The last I heard of former South Carolina governor Mark Sanford, the 60-year-old ex-politician had joined a Florida-based lobbying firm. That’s right: The politician who once railed against the evils of special interests is now representing them.
I couldn’t say I was surprised, though … seeing as Sanford basically wound up becoming everything he purported to loathe during his disappointing political career.
I have previously excoriated Sanford (my one-time employer) as a “definitional hypocrite” on the fiscal issues to which he proclaimed fidelity – slamming him in no uncertain terms for his allegiance to the status quo in Washington, D.C. during his second turn in the U.S. congress from 2013-2019.
“Seriously … are we to take instruction on fiscal matters from a guy who voted for liberal former U.S. speaker John Boehner?” I noted a few years back. “And then insisted Jesus made him do it?“
Sanford, readers will recall, sought the American presidency in 2020 – but his candidacy never got off the ground. Over a decade earlier he was a legitimate presidential contender – but that was before he pulled off one of the most infamous implosions in American political history.

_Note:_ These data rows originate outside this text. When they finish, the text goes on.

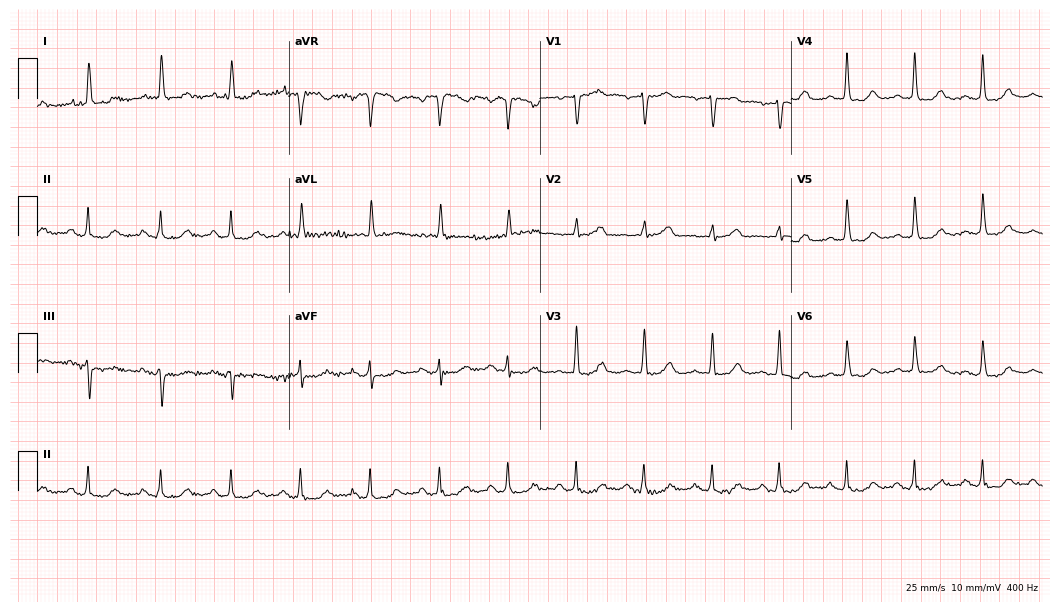
Electrocardiogram, a female patient, 74 years old. Of the six screened findings (first-degree AV block, right bundle branch block, left bundle branch block, sinus bradycardia, atrial fibrillation, sinus tachycardia), none is recorded. Other findings, if any, are not listed.
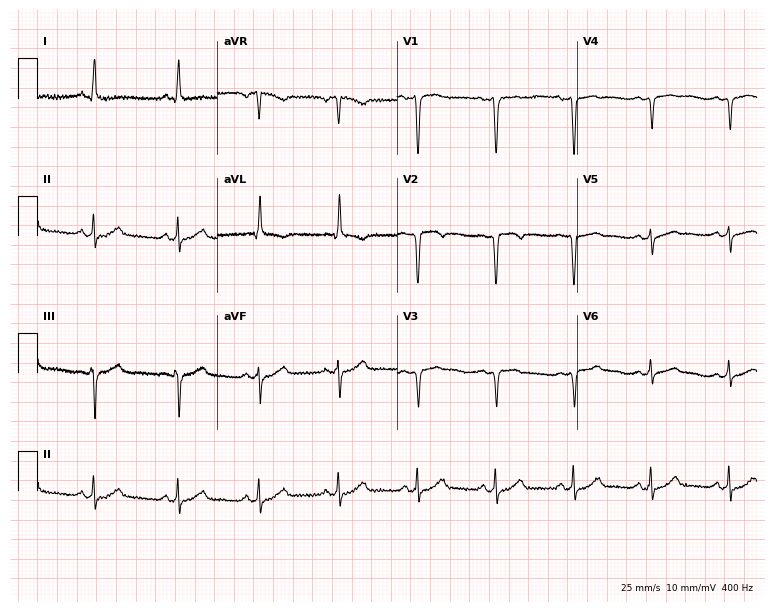
12-lead ECG (7.3-second recording at 400 Hz) from a 54-year-old male. Screened for six findings — first-degree AV block, right bundle branch block, left bundle branch block, sinus bradycardia, atrial fibrillation, sinus tachycardia — none is recorded. Findings outside these six are not listed.
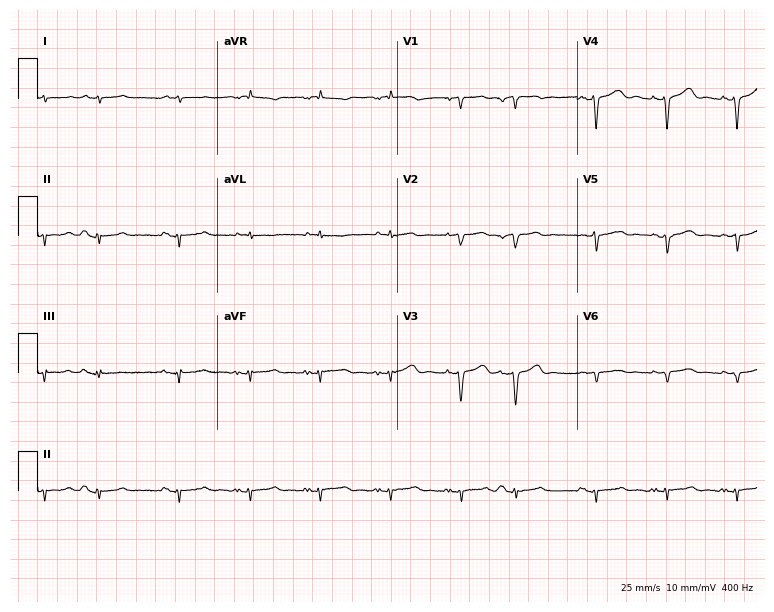
Resting 12-lead electrocardiogram. Patient: a male, 79 years old. None of these six findings is recorded: first-degree AV block, right bundle branch block (RBBB), left bundle branch block (LBBB), sinus bradycardia, atrial fibrillation (AF), sinus tachycardia.
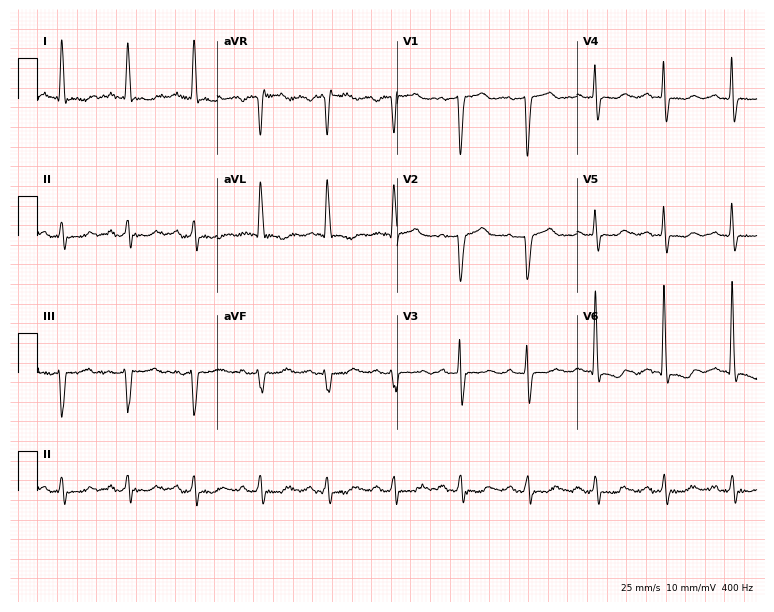
Electrocardiogram, a 70-year-old female. Of the six screened findings (first-degree AV block, right bundle branch block, left bundle branch block, sinus bradycardia, atrial fibrillation, sinus tachycardia), none is recorded.
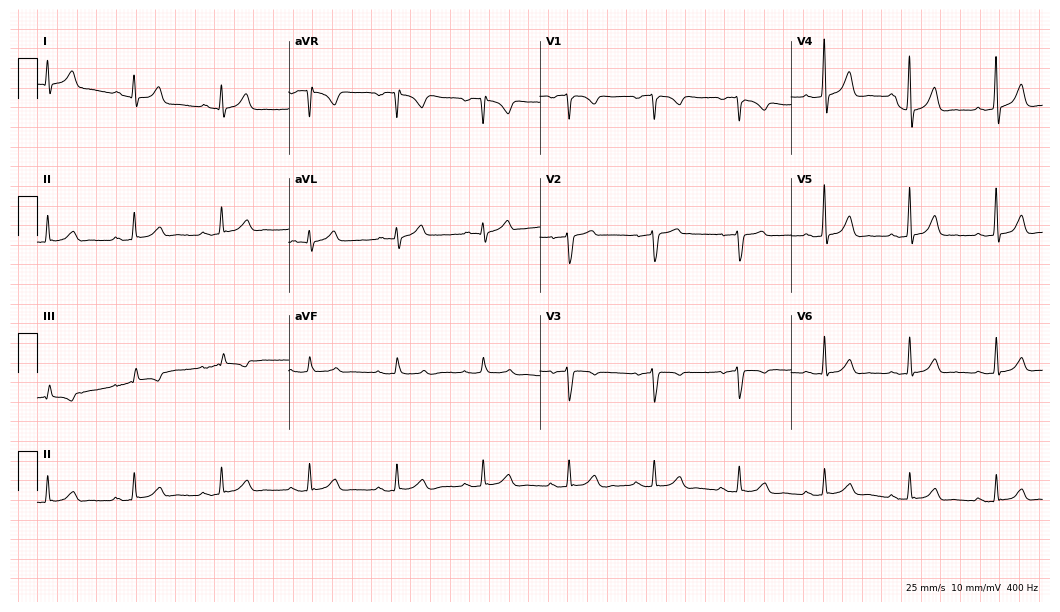
12-lead ECG from a 45-year-old male. Screened for six findings — first-degree AV block, right bundle branch block, left bundle branch block, sinus bradycardia, atrial fibrillation, sinus tachycardia — none is recorded.
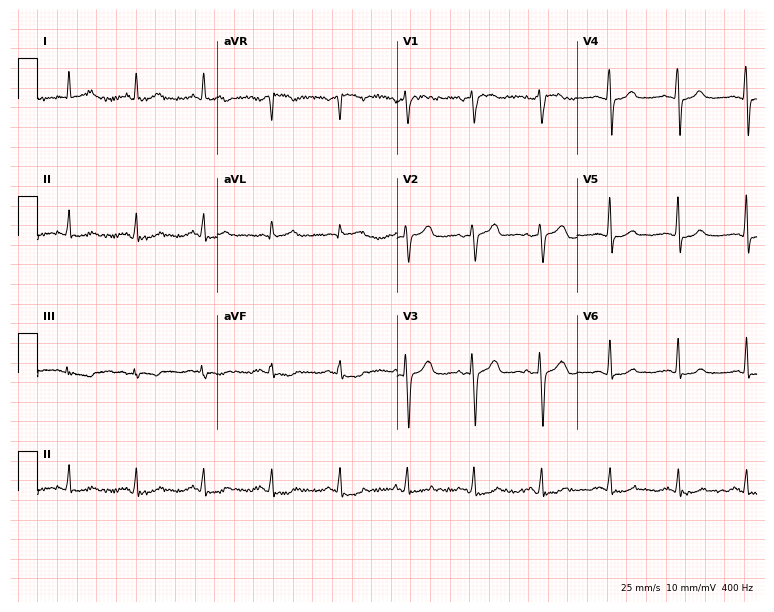
12-lead ECG from a female patient, 57 years old. No first-degree AV block, right bundle branch block, left bundle branch block, sinus bradycardia, atrial fibrillation or sinus tachycardia recorded for this tracing.
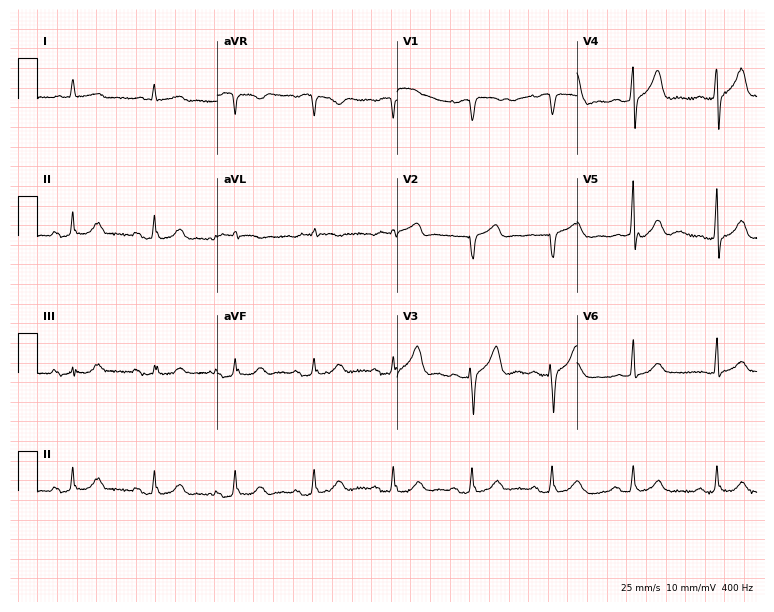
Electrocardiogram, a 77-year-old male patient. Overall reading on record: normal ECG.
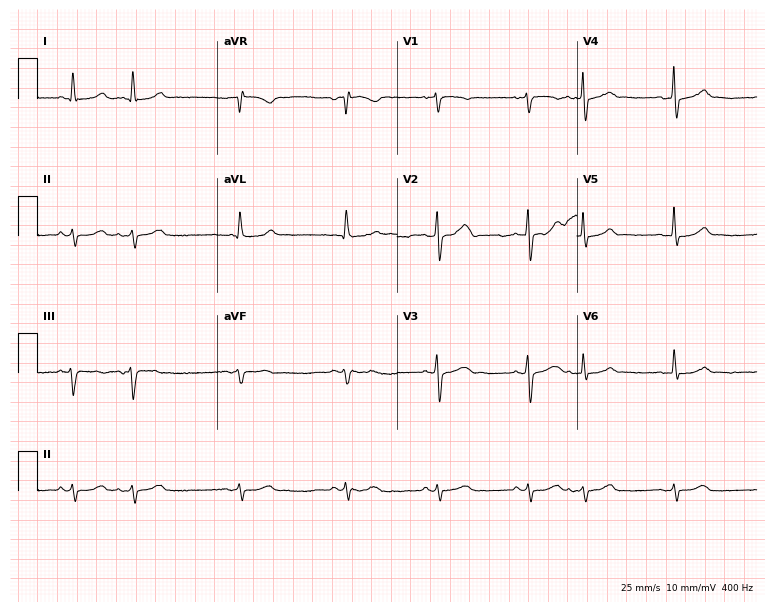
12-lead ECG from an 83-year-old male (7.3-second recording at 400 Hz). No first-degree AV block, right bundle branch block (RBBB), left bundle branch block (LBBB), sinus bradycardia, atrial fibrillation (AF) or sinus tachycardia recorded for this tracing. Findings outside these six are not listed.
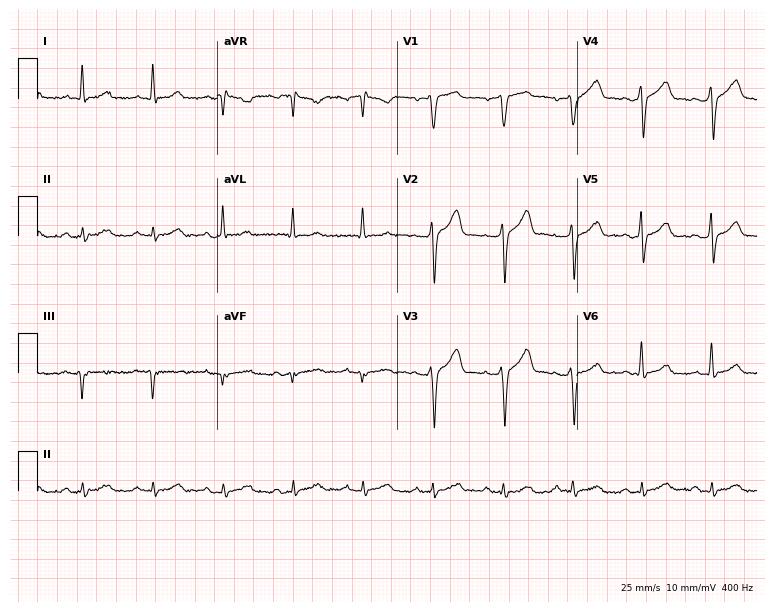
12-lead ECG from a 50-year-old man (7.3-second recording at 400 Hz). No first-degree AV block, right bundle branch block, left bundle branch block, sinus bradycardia, atrial fibrillation or sinus tachycardia recorded for this tracing.
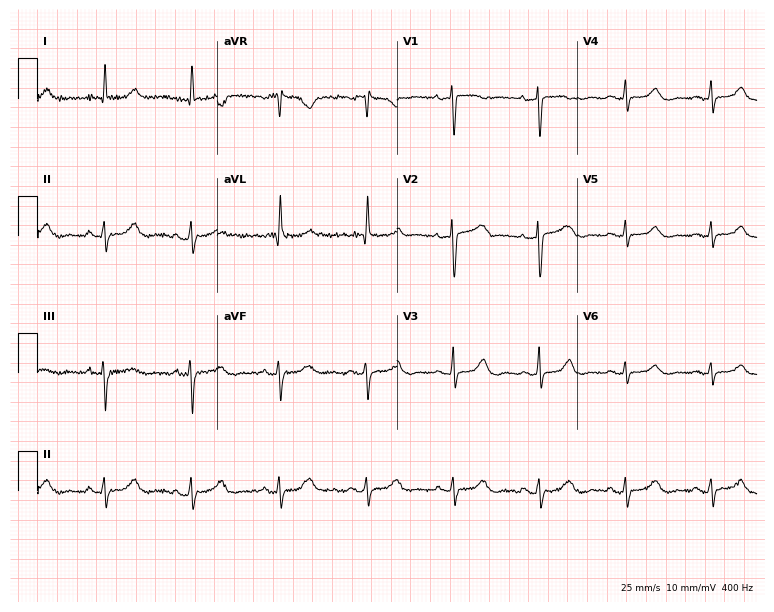
Resting 12-lead electrocardiogram (7.3-second recording at 400 Hz). Patient: a woman, 83 years old. None of these six findings is recorded: first-degree AV block, right bundle branch block (RBBB), left bundle branch block (LBBB), sinus bradycardia, atrial fibrillation (AF), sinus tachycardia.
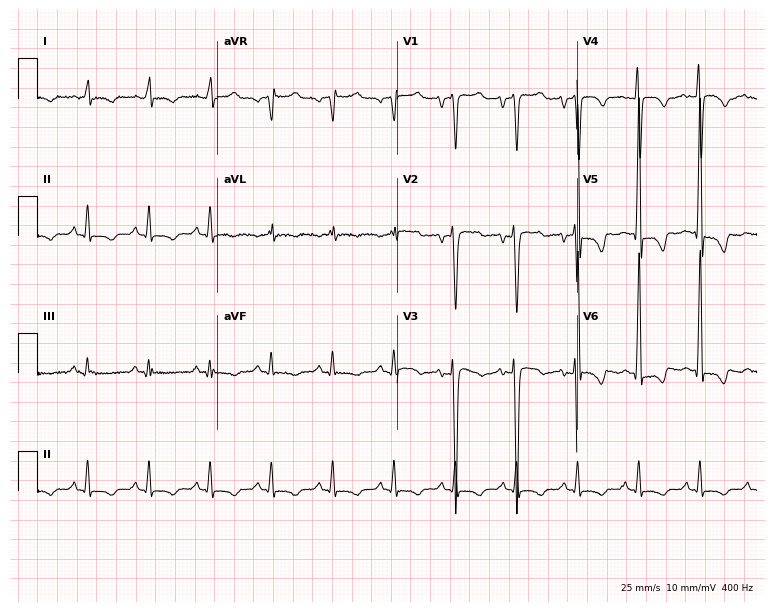
Standard 12-lead ECG recorded from a 53-year-old male patient (7.3-second recording at 400 Hz). None of these six findings is recorded: first-degree AV block, right bundle branch block (RBBB), left bundle branch block (LBBB), sinus bradycardia, atrial fibrillation (AF), sinus tachycardia. Findings outside these six are not listed.
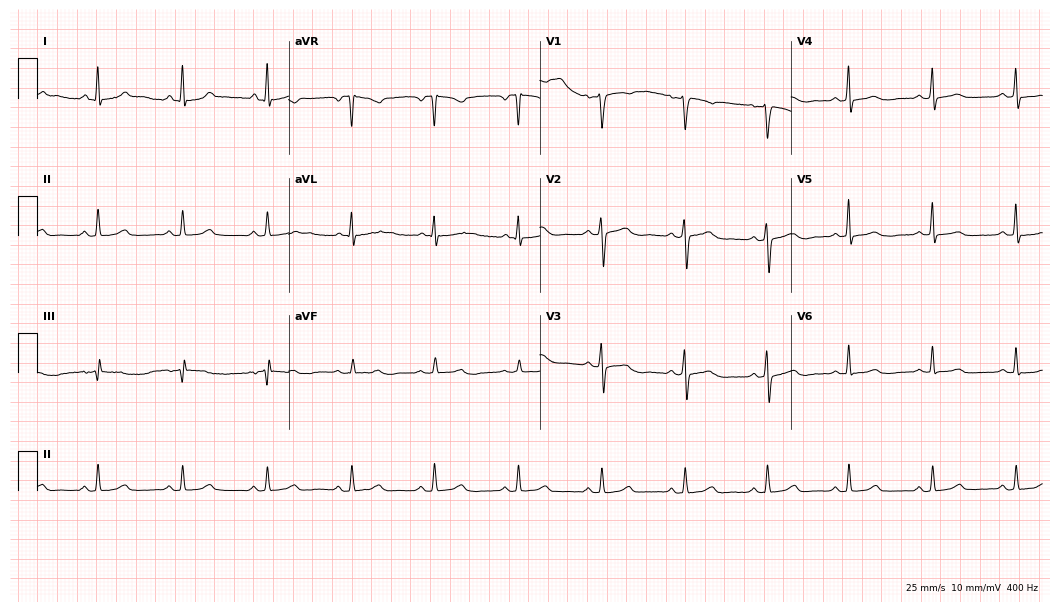
Standard 12-lead ECG recorded from a female patient, 49 years old. Read as a normal ECG.
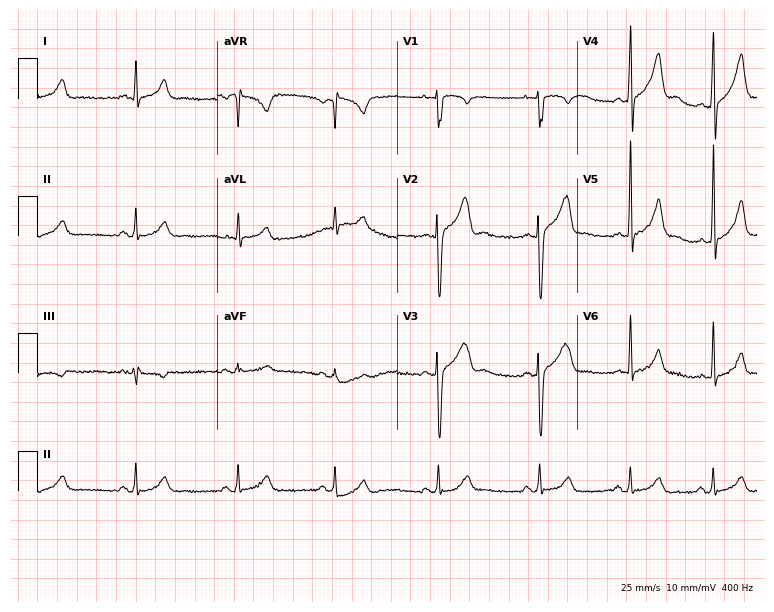
Resting 12-lead electrocardiogram. Patient: a male, 24 years old. None of these six findings is recorded: first-degree AV block, right bundle branch block (RBBB), left bundle branch block (LBBB), sinus bradycardia, atrial fibrillation (AF), sinus tachycardia.
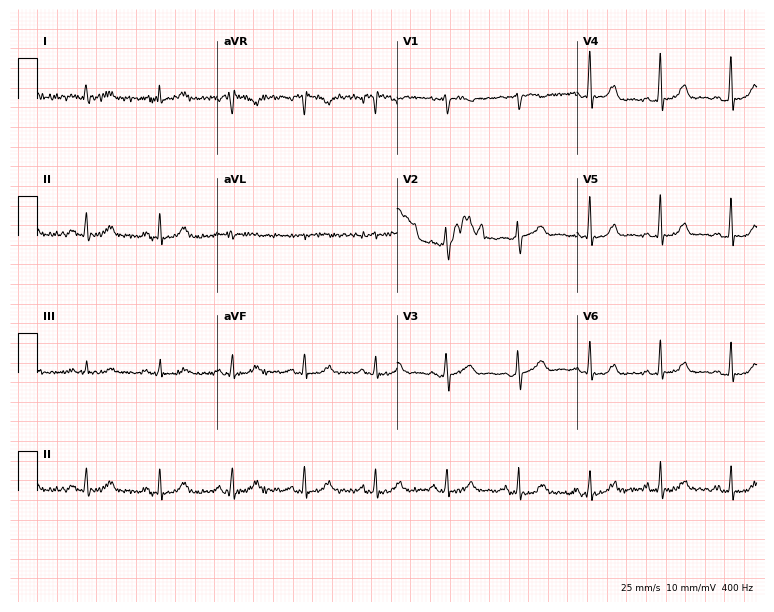
12-lead ECG from a female patient, 58 years old (7.3-second recording at 400 Hz). Recorded interpretation: within normal limits.
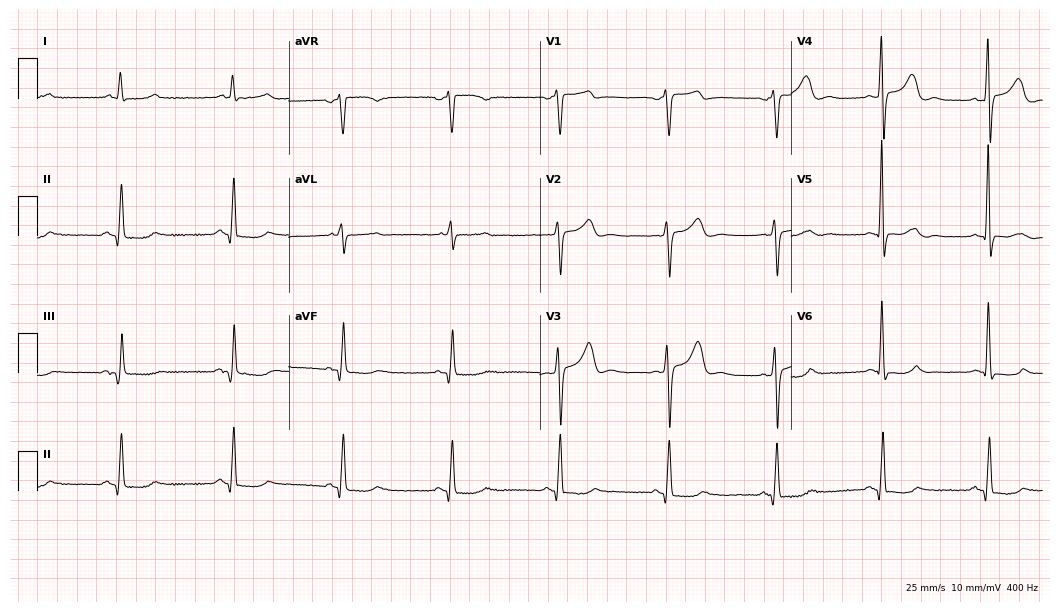
12-lead ECG from a 75-year-old male patient. No first-degree AV block, right bundle branch block, left bundle branch block, sinus bradycardia, atrial fibrillation or sinus tachycardia recorded for this tracing.
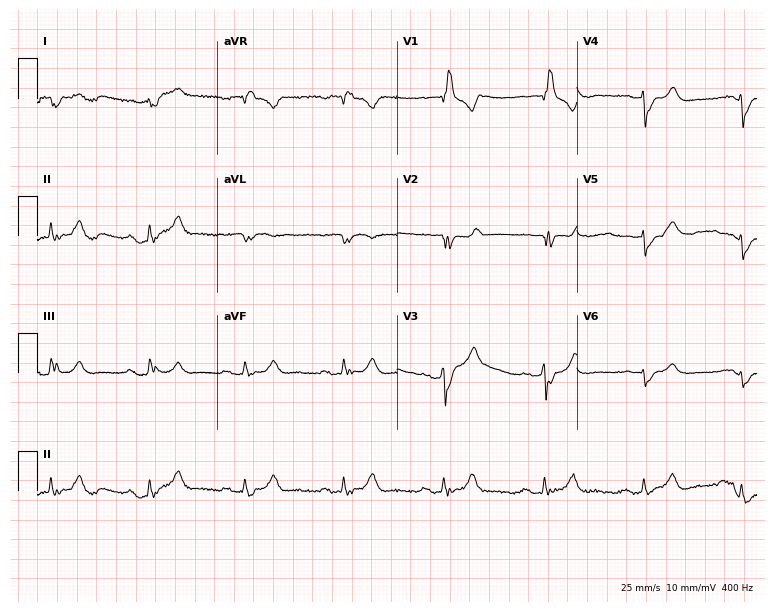
Standard 12-lead ECG recorded from a 63-year-old man (7.3-second recording at 400 Hz). The tracing shows right bundle branch block.
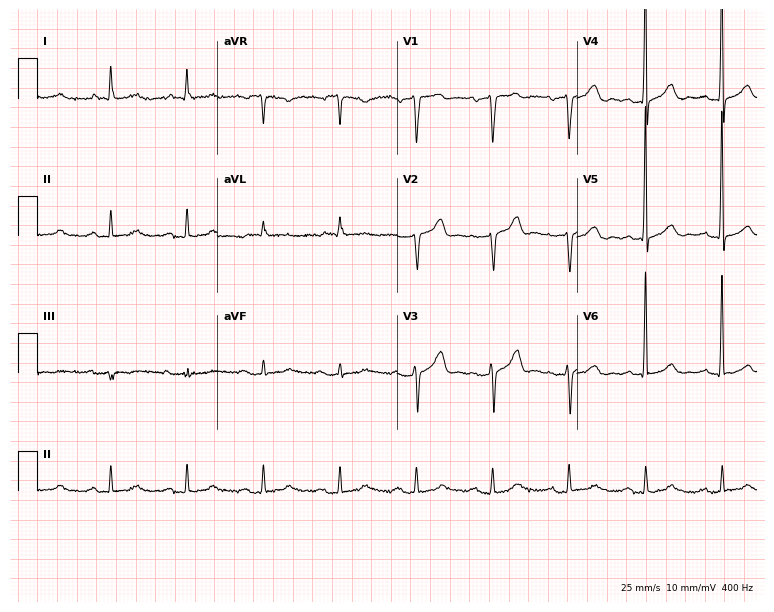
12-lead ECG from a 62-year-old male (7.3-second recording at 400 Hz). Shows first-degree AV block.

What could have been … right? That is the legacy of Mark Sanford. Which makes this “imperfect messenger” the perfect messenger for the new neoconservative front group he has joined.
Anyway … earlier this month Sanford joined forces with 150 self-labeled “Republicans” organized by Evan McMullin, the former Central Intelligence Agency (CIA) operative who has positioned himself as the leader of the GOP “resistance” to former U.S. president Donald Trump. The group released a document entitled “A Call For American Renewal” in which its members vowed “to either reimagine a party dedicated to our founding ideals or else hasten the creation of such an alternative.”
“When in our democratic republic, forces of conspiracy, division, and despotism arise, it is the patriotic duty of citizens to act collectively in defense of liberty and justice,” the group noted, clearly referencing Trump and his supporters.
The impetus for this letter? Last week’s removal of warmongering congresswoman Liz Cheney of Wyoming from her leadership post in House GOP caucus. Cheney was stripped of her role in no small part because she was one of ten “Republican” lawmakers who voted to impeach Trump for allegedly inciting the mob violence that went down at the U.S. capitol on January 6, 2021.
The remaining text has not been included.